Hello,
I am trying to implement the model discussed in this article. I outlined it below:
Y_{n \times d} \sim Multinomial(N, p) \\
p_i \sim Dirichlet(\theta_i) \\
log(\theta_i) = \alpha_i + X_{n \times m}\beta_{i} \\
\alpha_i \sim N(0, 10^2); \\
\beta_{i, j} = \tau_j \tilde{\lambda}_{i, j} z_{i, j};\\
\tilde{\lambda}_{i, j} = \frac{exp\{\lambda_{i, j}\}}{1 + exp\{\lambda_{i, j}\}};\\
\lambda_{i, j} \sim N(0, 10^2);\\
\tau_j \sim Half-Cauchy(0, 1);\\
z_{i, j} \sim N(0, 1).\\
for i = 1, \ldots, d and j = 1, \ldots, m.
STAN implementation:
data {
int < lower =0> n; // number of observations
int < lower =0> d; // number of responses
int < lower =0> m; // number of predictors
matrix[n, m] x[d]; // outputs
int y[n, d]; // inputs
real < lower =1> nu_global ; // degrees of freedom for the half -t priors for tau
real < lower =0> scale_global ; // scale for the half -t prior for tau
real nu_local;
real < lower =0> scale_local ;
real < lower =0> scale_intercept ;
}
parameters {
row_vector < lower =0>[m] tau; // global shrinkage parameter
row_vector[d] beta0;
row_vector[m] z[d];
vector<lower = 0, upper = 1>[n] p[d];
row_vector[m] lambda[d];
}
transformed parameters {
vector[m] beta[d] ; // regression coefficients
row_vector[m] lambda_tilde[d] ;
vector[n] theta[d]; // latent function values
for (i in 1:d){
lambda_tilde[i] = inv_logit(lambda[i]);
beta[i] = to_vector(tau .* lambda_tilde[i] .* z[i]);
theta[i] = exp(x[i]*beta[i]) ;
}
}
model {
beta0 ~ normal(0, scale_intercept);
tau ~ student_t(nu_global, 0, scale_global);
for (i in 1:d){
z[i] ~ normal(0, 1);
lambda[i] ~ normal(nu_local, scale_local);
}
for (j in 1:n){
p[j] ~ dirichlet(theta[j]);
y[j] ~ multinomial(p[j]);
}
In R with a reproducible example:
library(rstan)
n <- 30
d <- 10
x <- sample(c(0, 1), size = n, replace = TRUE)
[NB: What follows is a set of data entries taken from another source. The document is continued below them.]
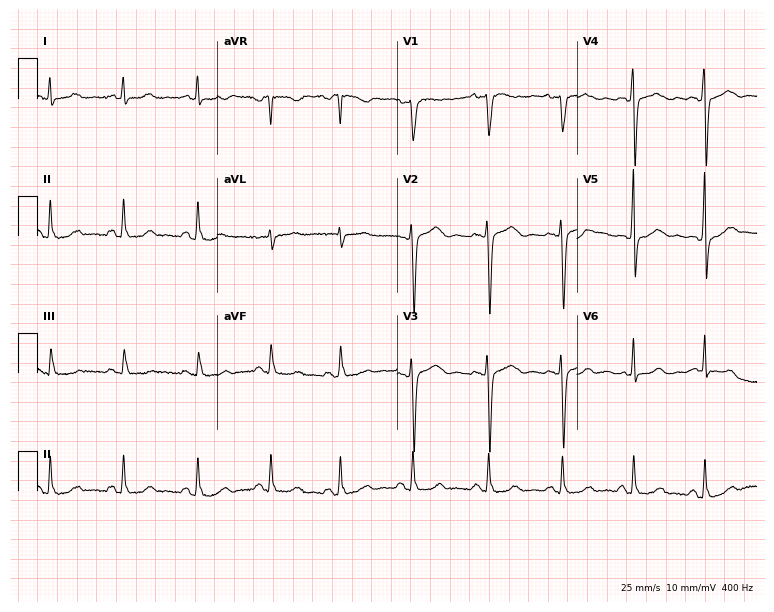
ECG (7.3-second recording at 400 Hz) — a 33-year-old female. Screened for six findings — first-degree AV block, right bundle branch block, left bundle branch block, sinus bradycardia, atrial fibrillation, sinus tachycardia — none is recorded. Findings outside these six are not listed.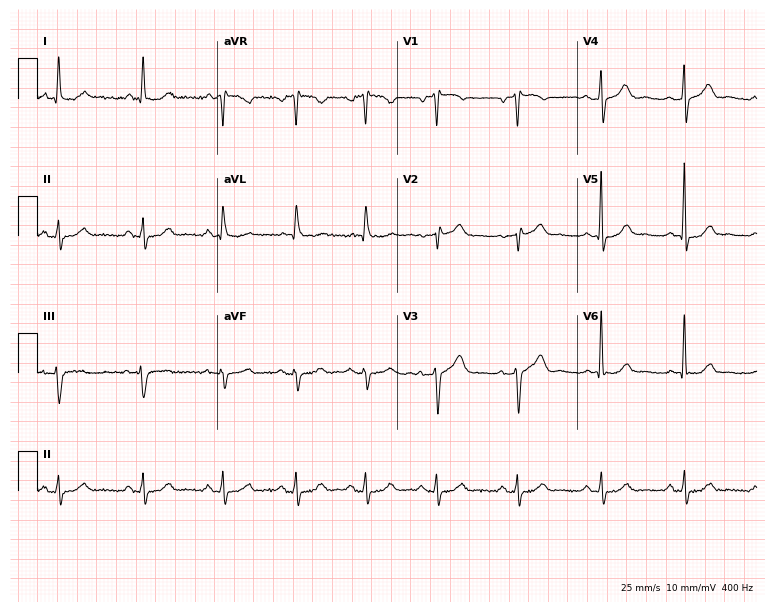
12-lead ECG from a male, 64 years old (7.3-second recording at 400 Hz). No first-degree AV block, right bundle branch block (RBBB), left bundle branch block (LBBB), sinus bradycardia, atrial fibrillation (AF) or sinus tachycardia recorded for this tracing.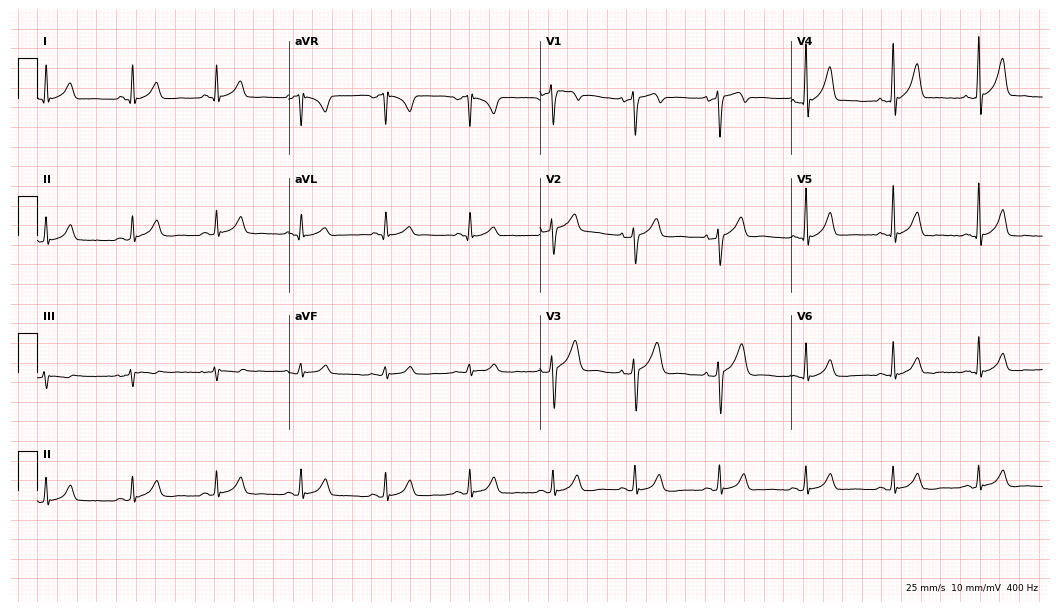
Electrocardiogram (10.2-second recording at 400 Hz), a 45-year-old man. Overall reading on record: normal ECG.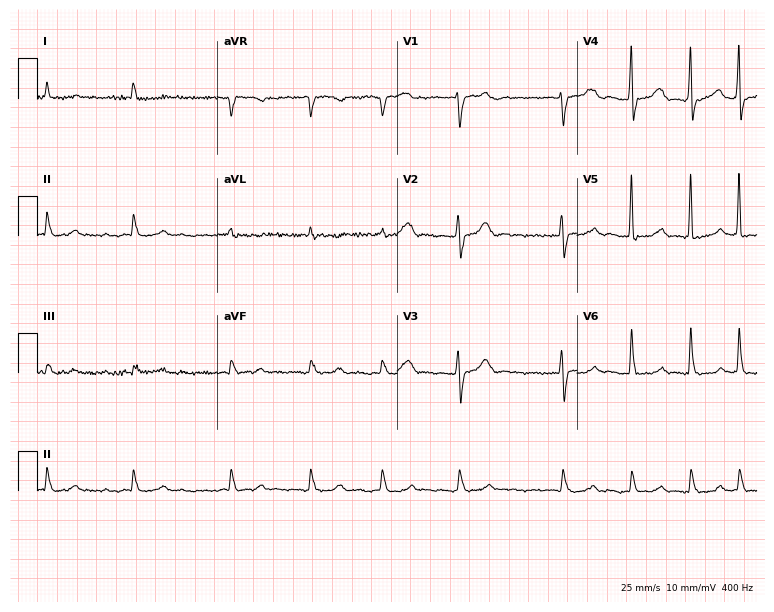
Standard 12-lead ECG recorded from a 78-year-old woman. The tracing shows atrial fibrillation.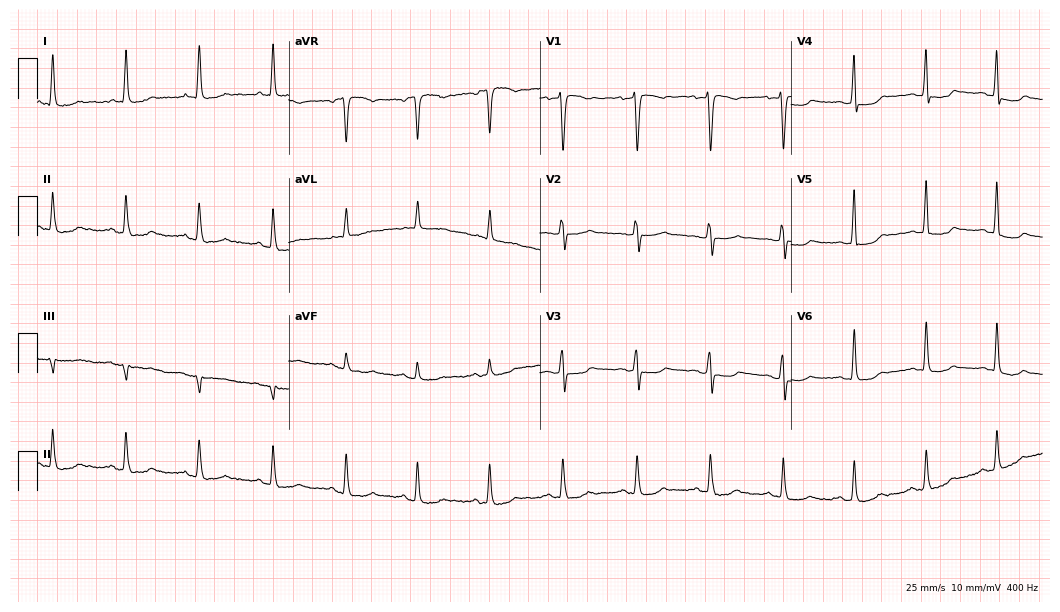
Electrocardiogram (10.2-second recording at 400 Hz), a female patient, 46 years old. Of the six screened findings (first-degree AV block, right bundle branch block (RBBB), left bundle branch block (LBBB), sinus bradycardia, atrial fibrillation (AF), sinus tachycardia), none is recorded.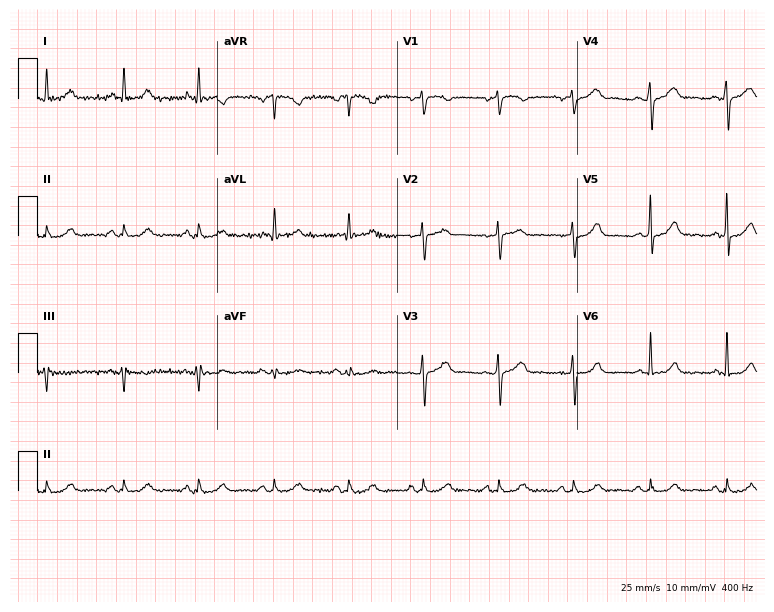
12-lead ECG from a 59-year-old female (7.3-second recording at 400 Hz). Recorded interpretation: within normal limits.

y <- t(rmultinom(n = n, size = 10000, prob = rep(1/d, d)))
stan_data <- list(
n = n,
d = d,
m = 1,
y = y,
x = rep(list(matrix(x)), d),
scale_intercept = 10,
scale_global = 1,
nu_global = 1,
scale_local = 10,
nu_local = 0
)
fit <- stan(
file = "multinomial_dirichlet.stan", # Stan program
data = stan_data, # named list of data
chains = 1, # number of Markov chains
warmup = 1000, # number of warmup iterations per chain
iter = 2000, # total number of iterations per chain
cores = 1, # number of cores (could use one per chain)
refresh = 0, # no progress shown
thin = 1
)
# [1] "Error in sampler$call_sampler(args_list[[i]]) : Initialization failed."
# [2] "In addition: Warning message:"
# [3] "In system(paste(CXX, ARGS), ignore.stdout = TRUE, ignore.stderr = TRUE) :"
# [4] " 'C:/RBUILD~1/4.0/usr/mingw_/bin/g++' not found"
# [1] "error occurred during calling the sampler; sampling not done"
multinomial_dirichlet.stan (1.3 KB)
The error message is not clear for me. Any thoughts?